Human-Potential-Index (HPI): Messung des Human-Capital-Managements

Der Erfolg bei Personalauswahl und Personalführung wird immer mehr zum Kriterium erfolgreicher Unternehmen. Deshalb wird vom Bundesministerium für Arbeit und Soziales die Schaffung eines Messinstrumentes unterstütz, der die Kompetenzen und Erfolge der Unternehmen in diesen Bereich konkret nachvollziehbar machen soll: der Human-Potential-Index (HPI).

Der HPI liefert eine Berechnungs-Methode zur Verbesserung der Personalprozesse einschließlich der Personalberatung. Insgesamt werden zwölf Kernaufgaben bestimmt und hierzu die Merkmalsausprägungen festgelegt. Gute bzw. hohe Merkmalsausprägungen bei den einzelnen Kernaufgaben werden quantitativ bestimmt und können damit zwischen verschiedenen Unternehmen eine Vergleichsbasis liefern. Human-Capital-Management ist das Ziel dieser Arbeit, durch Verbesserung der Personalpolitik soll der Wert des Unternehmens gesteigert werden.
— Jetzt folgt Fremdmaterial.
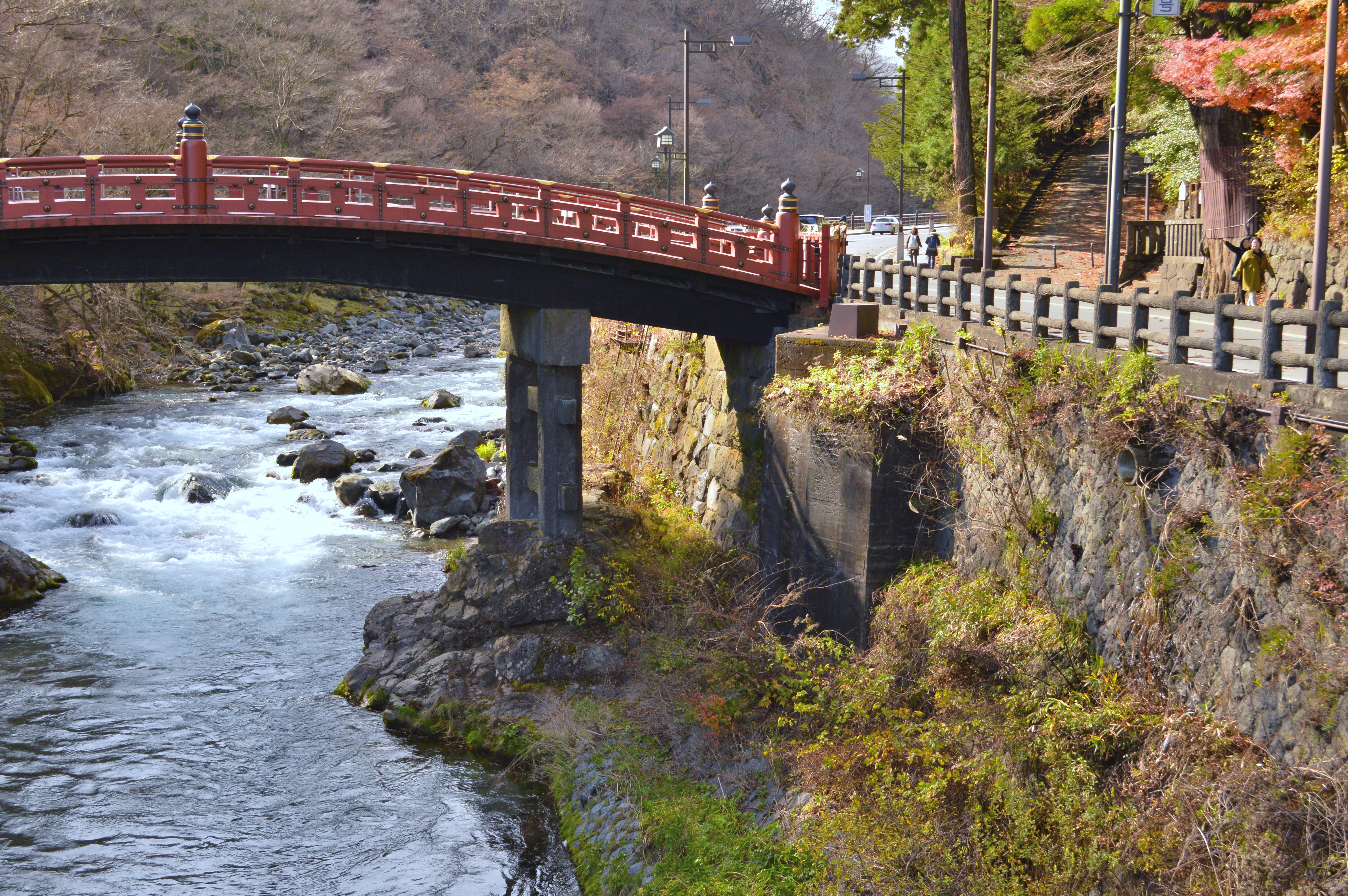 神橋 (日光市)

Folgende Kriterien werden unter anderen beim HPI berücksichtigt: Personalplanung und Personalauswahl, Personalentwicklung (z.B. innerbetriebliche Weiterbildung), Change Management als aktive Maßnahme der Einforderung von Veränderungspotentialen, Förderung der Work-
Life Balance (Ausgleich zwischen Arbeitsanforderungen und Lebensplanung), Gesundheitsförderung, Chancengleichheit und Diversity (Unterstützung unterschiedlicher Lebensentwürfe der Mitarbeiter).

Entwickelt wurde der Human-Potential-Index als Ergebnis des Forschungsprojektes zur "Sicherung von Zukunfts- und Wettbewerbsfähigkeit von Unternehmen durch Verbesserung qualitativer humanressourcenorientierter Kriterien". Erste Ergebnisse wurden jetzt durch die Bundesanstalt für Arbeitsschutz und Arbeitsmedizin publiziert: http://pw.wkfra.de/media/personalwirtschaft/Startseite/Vorstellung%20Human%20Potenzial%20Index.pdf

Interessant sind die Zusammenhänge zwischen wirtschaftlichen Erfolg der beispielhaft untersuchten Unternehmen und einzelnen Merkmalsausprägungen bzw. dem Gesamtwert des HPI. Die Wissenschaftler gehen davon aus, dass sowohl von einzelnen Indikatoren wie auch vom Gesamtwert des HPI, Rückschlüsse auf den Erfolg des Unternehmens möglich sind. Human-Capital-Management ist damit als Strategie formulierbar. Human-Capital-Management wird unter folgender Prämisse erreichbar: Wenn ein Unternehmen hinsichtlich einzelner Indikatoren und hinsichtlich des Gesamtwerts des HDI wertsteigernde Maßnahmen ergreift, dann erhöht es damit deutlich seine Chancen zur Verbesserung des wirtschaftlichen Erfolgs.

Umsetzbar ist der HDI über einen Zertifizierungsprozess. Zunächst findet eine Online-Befragung der Mitarbeiter und der Personalverantwortlichen statt. Danach werden vor Ort über Auditing (beobachtende Beratung), die Personalverantwortlichen geschult und weitere Maßnahmen zur Verbesserung des HDI unterstützt. Den Erfolg der Maßnahmen kann nach einer gewissen Zeit dann durch Mitarbeiterbefragung oder Mitarbeiterinterviews geprüft werden.

Der Human-Potential-Index ist also ein interessanter Ansatz, um die Personalpolitik in die Qualitätskontrolle betrieblicher Zertifizierungsmöglichkeiten einzubeziehen. Viele Betriebe lassen sich bereits jetzt nach ISO-Normen zertifizieren und beraten. Der HDI bietet die Möglichkeit nun auch Personalpolitik in zur Zertifizierung und zur Steigerung der Qualitätskontrolle einzusetzen.